WORK ITEM: Lines before the one containing "2 | 15 | 55 |" are left out; return that line and all lines after it, exactly, through the end of the records below.

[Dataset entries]
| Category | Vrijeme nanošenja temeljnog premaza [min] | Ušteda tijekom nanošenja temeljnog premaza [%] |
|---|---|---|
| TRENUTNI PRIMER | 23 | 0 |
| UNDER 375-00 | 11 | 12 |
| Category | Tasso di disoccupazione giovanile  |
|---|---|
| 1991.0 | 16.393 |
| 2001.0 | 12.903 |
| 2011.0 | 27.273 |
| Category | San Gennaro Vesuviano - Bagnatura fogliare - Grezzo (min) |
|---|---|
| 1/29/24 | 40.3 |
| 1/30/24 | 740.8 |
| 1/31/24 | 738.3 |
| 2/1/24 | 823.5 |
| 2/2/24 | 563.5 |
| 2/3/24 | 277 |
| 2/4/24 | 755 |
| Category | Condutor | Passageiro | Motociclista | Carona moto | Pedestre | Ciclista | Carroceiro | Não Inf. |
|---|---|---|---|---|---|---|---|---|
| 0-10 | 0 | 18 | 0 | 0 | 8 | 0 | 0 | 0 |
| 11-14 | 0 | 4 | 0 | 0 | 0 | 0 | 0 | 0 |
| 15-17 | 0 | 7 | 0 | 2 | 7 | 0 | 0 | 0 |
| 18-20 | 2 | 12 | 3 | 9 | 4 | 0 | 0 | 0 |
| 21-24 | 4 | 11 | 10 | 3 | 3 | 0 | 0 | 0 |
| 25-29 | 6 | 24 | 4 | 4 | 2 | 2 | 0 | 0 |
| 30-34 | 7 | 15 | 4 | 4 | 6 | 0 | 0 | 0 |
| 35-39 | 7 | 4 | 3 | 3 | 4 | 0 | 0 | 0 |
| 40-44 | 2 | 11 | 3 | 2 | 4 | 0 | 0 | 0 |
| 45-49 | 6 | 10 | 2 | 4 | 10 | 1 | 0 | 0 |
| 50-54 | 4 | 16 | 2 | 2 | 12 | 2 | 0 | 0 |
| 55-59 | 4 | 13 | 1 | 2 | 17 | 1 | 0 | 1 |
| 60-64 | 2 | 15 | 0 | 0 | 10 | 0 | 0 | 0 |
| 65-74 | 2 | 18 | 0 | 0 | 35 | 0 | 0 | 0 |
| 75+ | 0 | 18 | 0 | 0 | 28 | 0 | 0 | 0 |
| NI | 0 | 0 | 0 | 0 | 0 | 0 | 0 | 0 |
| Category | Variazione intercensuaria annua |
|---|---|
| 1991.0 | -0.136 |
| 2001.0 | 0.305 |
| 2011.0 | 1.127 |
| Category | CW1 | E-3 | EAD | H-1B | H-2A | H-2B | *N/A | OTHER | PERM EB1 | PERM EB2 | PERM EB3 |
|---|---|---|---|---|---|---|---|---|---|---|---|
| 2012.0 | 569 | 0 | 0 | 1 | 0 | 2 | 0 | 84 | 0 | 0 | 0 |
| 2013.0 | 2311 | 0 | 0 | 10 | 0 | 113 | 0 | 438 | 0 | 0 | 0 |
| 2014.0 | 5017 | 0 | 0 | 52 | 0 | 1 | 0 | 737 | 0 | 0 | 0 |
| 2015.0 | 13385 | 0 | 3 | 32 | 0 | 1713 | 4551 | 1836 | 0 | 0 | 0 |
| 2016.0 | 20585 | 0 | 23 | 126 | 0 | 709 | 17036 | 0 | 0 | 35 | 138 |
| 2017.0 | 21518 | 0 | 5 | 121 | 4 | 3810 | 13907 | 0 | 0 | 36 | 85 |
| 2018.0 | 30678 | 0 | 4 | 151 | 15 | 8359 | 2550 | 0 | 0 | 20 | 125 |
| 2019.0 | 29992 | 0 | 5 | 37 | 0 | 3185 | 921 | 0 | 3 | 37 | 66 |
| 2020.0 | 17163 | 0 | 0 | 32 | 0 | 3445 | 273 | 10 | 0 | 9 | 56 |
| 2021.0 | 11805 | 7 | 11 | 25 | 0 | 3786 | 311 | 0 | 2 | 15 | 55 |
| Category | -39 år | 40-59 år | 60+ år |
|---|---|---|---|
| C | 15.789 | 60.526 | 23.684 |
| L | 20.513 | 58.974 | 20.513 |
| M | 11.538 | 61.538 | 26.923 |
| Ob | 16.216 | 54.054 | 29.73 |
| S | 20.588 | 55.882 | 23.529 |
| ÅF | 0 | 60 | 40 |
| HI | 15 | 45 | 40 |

EXERCISE OUTPUT:
| 2021.0 | 11805 | 7 | 11 | 25 | 0 | 3786 | 311 | 0 | 2 | 15 | 55 |
| Category | -39 år | 40-59 år | 60+ år |
|---|---|---|---|
| C | 15.789 | 60.526 | 23.684 |
| L | 20.513 | 58.974 | 20.513 |
| M | 11.538 | 61.538 | 26.923 |
| Ob | 16.216 | 54.054 | 29.73 |
| S | 20.588 | 55.882 | 23.529 |
| ÅF | 0 | 60 | 40 |
| HI | 15 | 45 | 40 |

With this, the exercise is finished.